Of course, the scale of the Scottish Government’s projected benefit suggests a very significant challenge indeed in delivering the strategy.

The five broad policy thrusts of Scotland’s economic strategy seem perfectly sensible.

The Scottish Government is seeking to “establish Scotland as a world-class entrepreneurial nation founded on a culture that encourages, promotes and celebrates entrepreneurial activity in every sector of our economy”.

It is also aiming to “strengthen Scotland’s position in new markets and industries, generating new, well-paid jobs from a just transition to net zero”.

And it wants to “make Scotland’s businesses, industries, regions, communities and public services more productive and innovative”.

The Scottish Government is looking to “ensure that people have the skills they need at every stage of life to have rewarding careers and meet the demands of an ever-changing economy and society, and that employers invest in the skilled employees they need to grow their businesses”.

And it plans to “reorient our economy towards wellbeing and fair work, to deliver higher rates of employment and wage growth, to significantly reduce structural poverty, particularly child poverty, and improve health, cultural and social outcomes for disadvantaged families and communities”.

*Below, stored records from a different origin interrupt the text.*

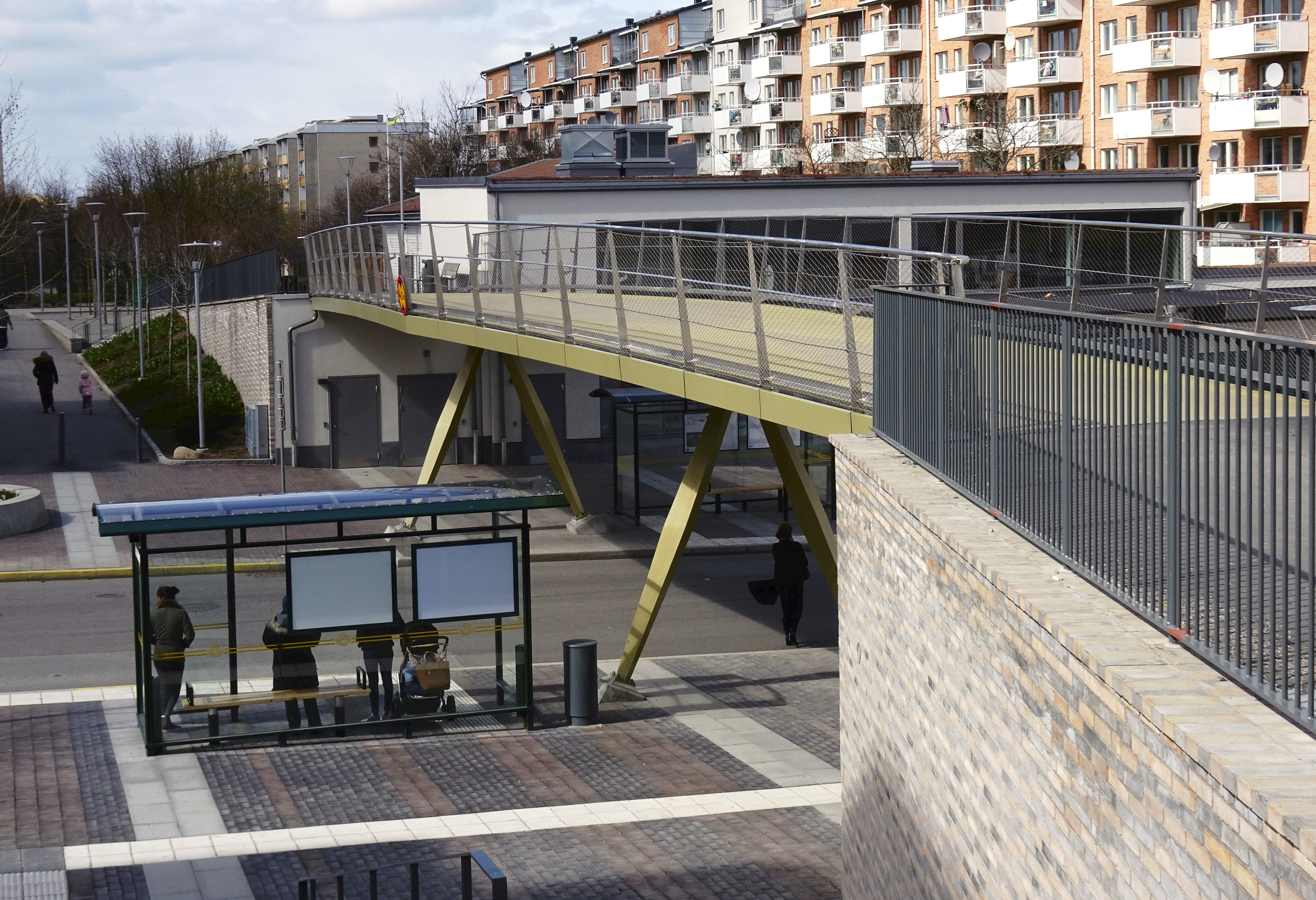 Rinkebystråkets bro, arkitekt &Rundquist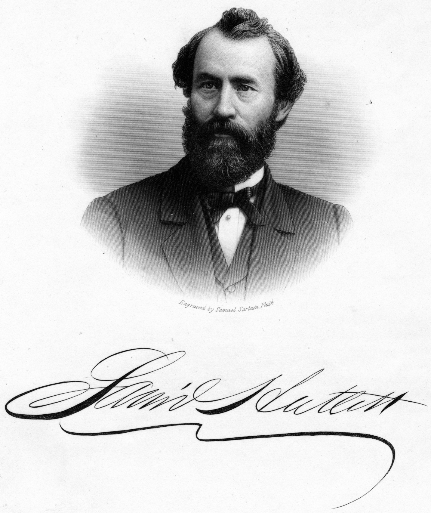 Engraving of Samuel Hallett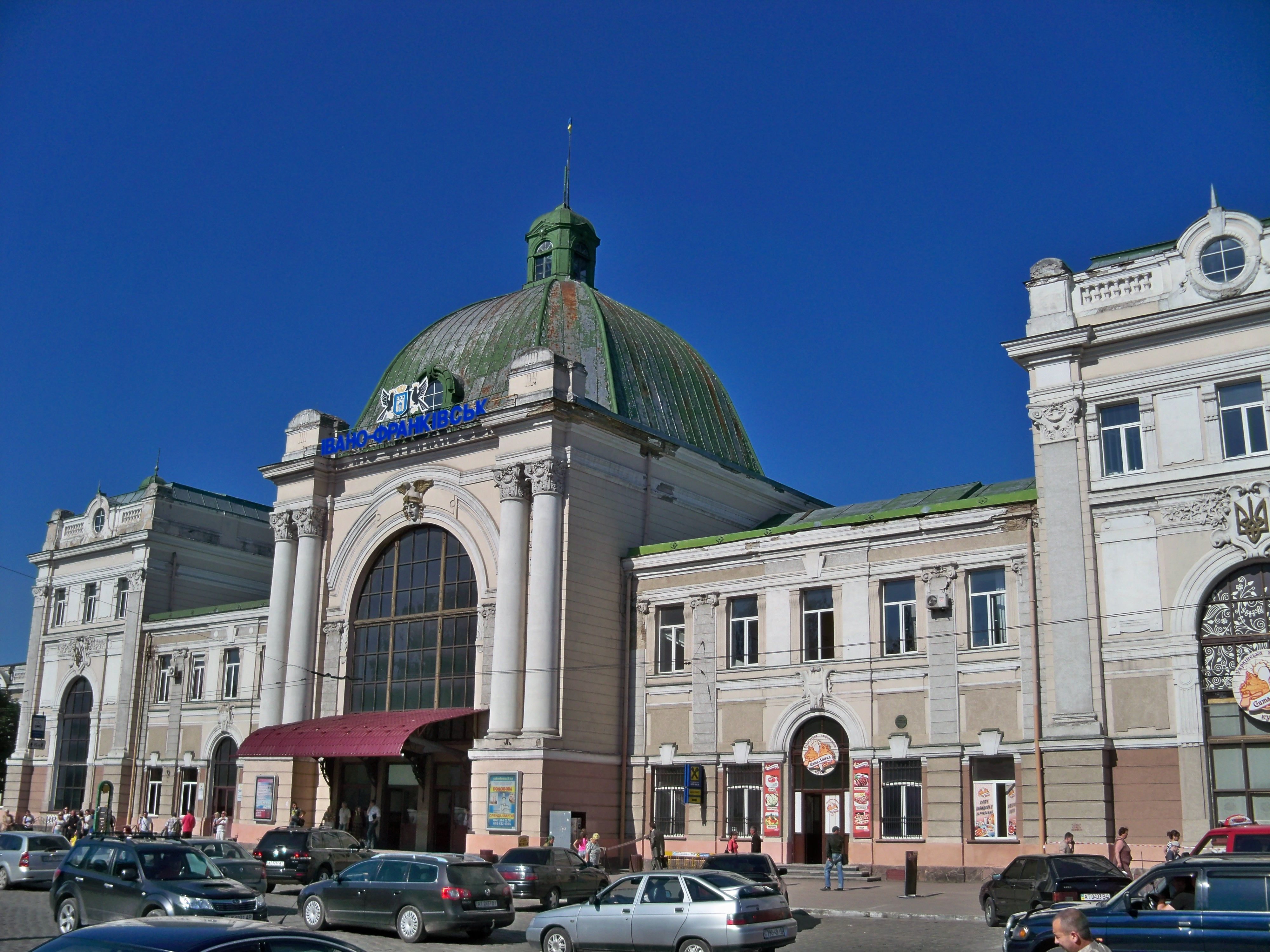 Залізничний вокзал (мур.), Івано-Франківськ, Площа Привокзальна, 8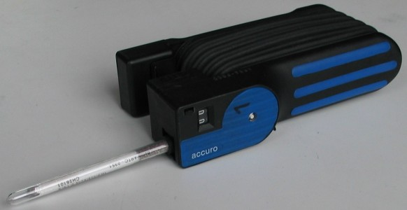 Diese Bild zeigt eine manuelle Gasspürpumpe.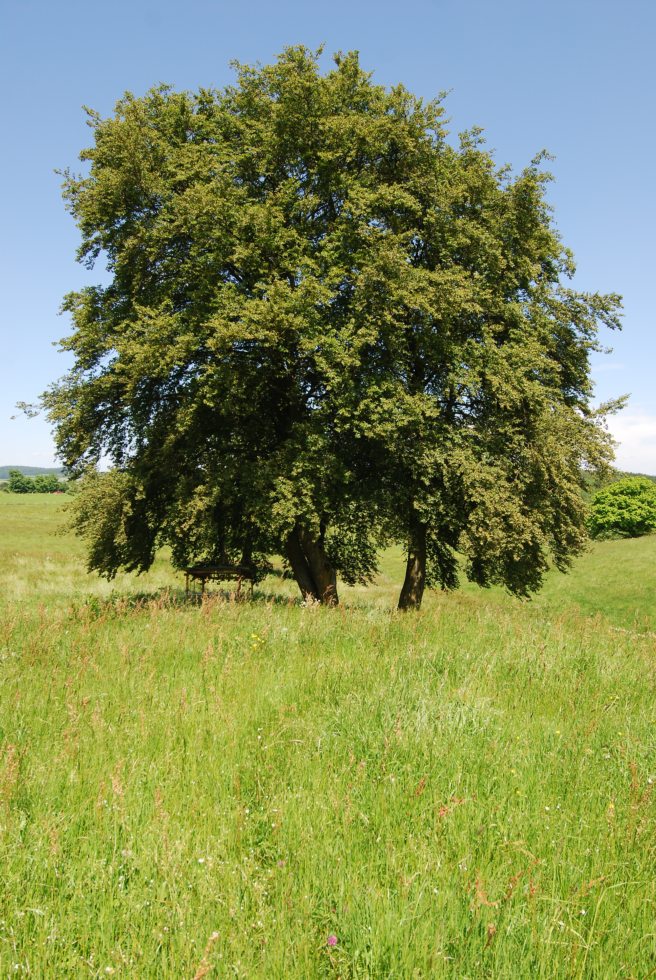 Naturdenkmal 2.2.07 „Hudebuchen“, südliche Baumgruppe, im Hochsauerlandkreis bei Oberschledorn (zu Medebach) an dem Alter Weg. Die südliche Baumgruppe der Hudebuchen bestehend aus Rotbuchen (Fagus sylvatica) stockt auf einer weiten Grünlandfläche südlich von Oberschledorn. In unmittelbarer Nähe steht die Büschel-Eiche, die ebenfalls ein Naturdenkmal ist. Die Büschel-Eiche ist auf dem Foto rechts im Hintergrund zu sehen.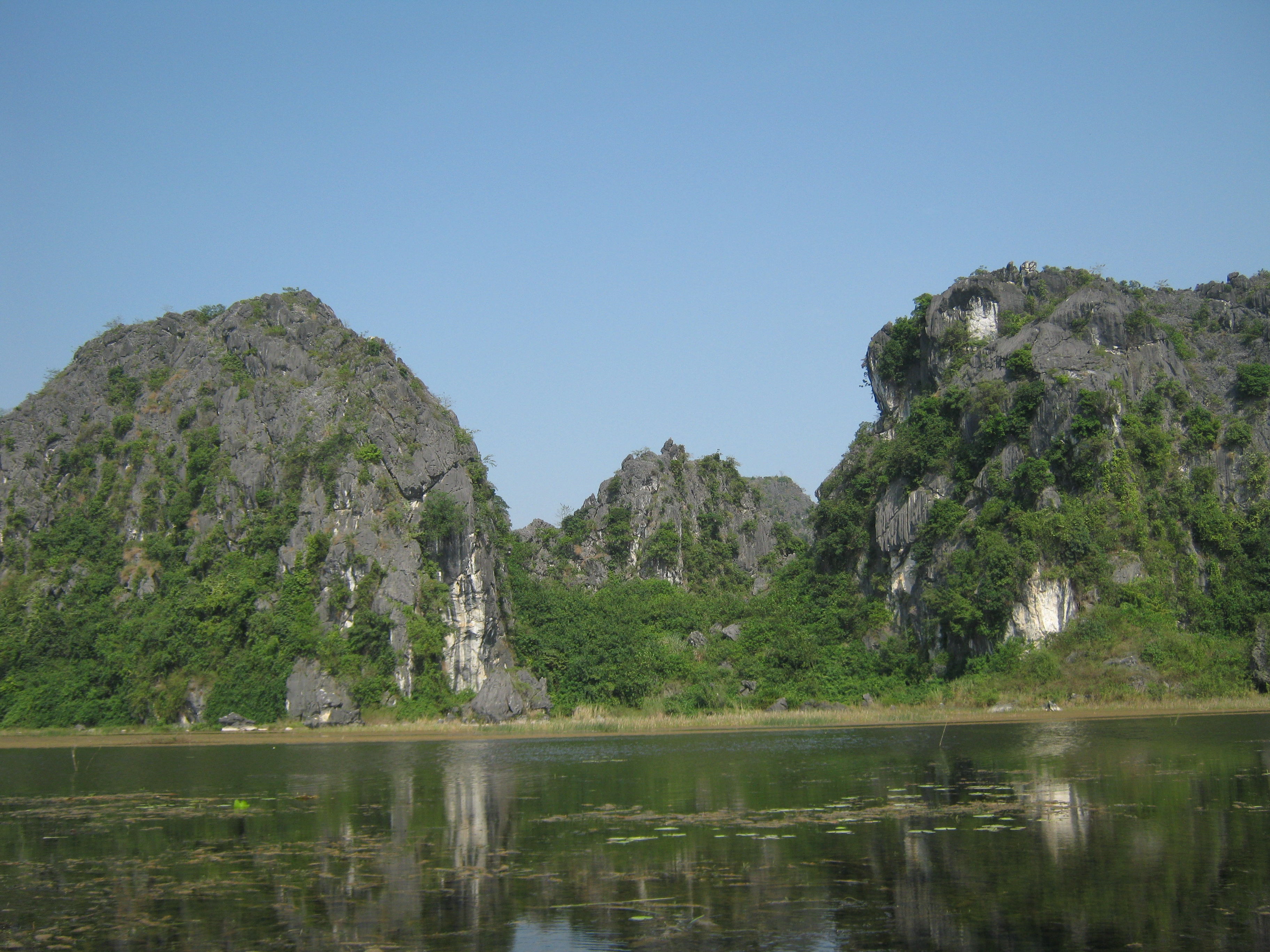 khu bảo tồn thiên nhiên Vân Long ở Gia Viễn tỉnh Ninh Bình

Tackling inequality is often underestimated as a way of boosting economic growth. People on low incomes often have to spend all they have to live, and, if they have more money in their pockets, this feeds through directly to demand.

The Scottish Trades Union Congress swiftly signalled its view that this week’s economic strategy does not go far enough on tackling inequality, and its views should be taken on board.

There has, also, rightly been much debate over Scotland’s success, or otherwise, so far in generating green jobs in key sectors.

It will also be no mean feat to establish Scotland as a “world-class entrepreneurial nation”. That is not to say it cannot be done, and Scotland has a proud history when it comes to innovation and invention.

However, past campaigns to boost the business birth-rate have shown how difficult it can be to shift the dial on this front. And many Scottish businesses are sold, for good prices, before they scale up to anything like their full potential.

Given the breadth of the stakeholders involved, it was always going to be difficult to please everybody with the economic strategy.

However, while delivery will be crucial and can certainly not be taken for granted, the scale of the ambition in terms of that projected boost in economic output is not in question.

In the context of the New Zealand trade deal, we should look again at the Theresa May government’s projections of the damage caused to the UK economy by Brexit.

The May government forecasts, published in November 2018, showed Brexit would, with an average free trade deal with the European Union, result in UK GDP in 15 years’ time being 4.9% lower than if the country had stayed in the bloc if there were no change to migration arrangements. Or 6.7% worse on the basis of zero net inflow of workers from European Economic Area countries. Sadly, the Tories have since clamped down on immigration.

These percentages, covering projected reductions in GDP, are respectively 163 and 223 times the 0.03% figure for the upgraded estimated benefit of the New Zealand deal.

It is crucial, when it comes to political noise around things, to look at the numbers. That is not to say projections will be realised, but they are certainly a better starting point than politicians’ proclamations.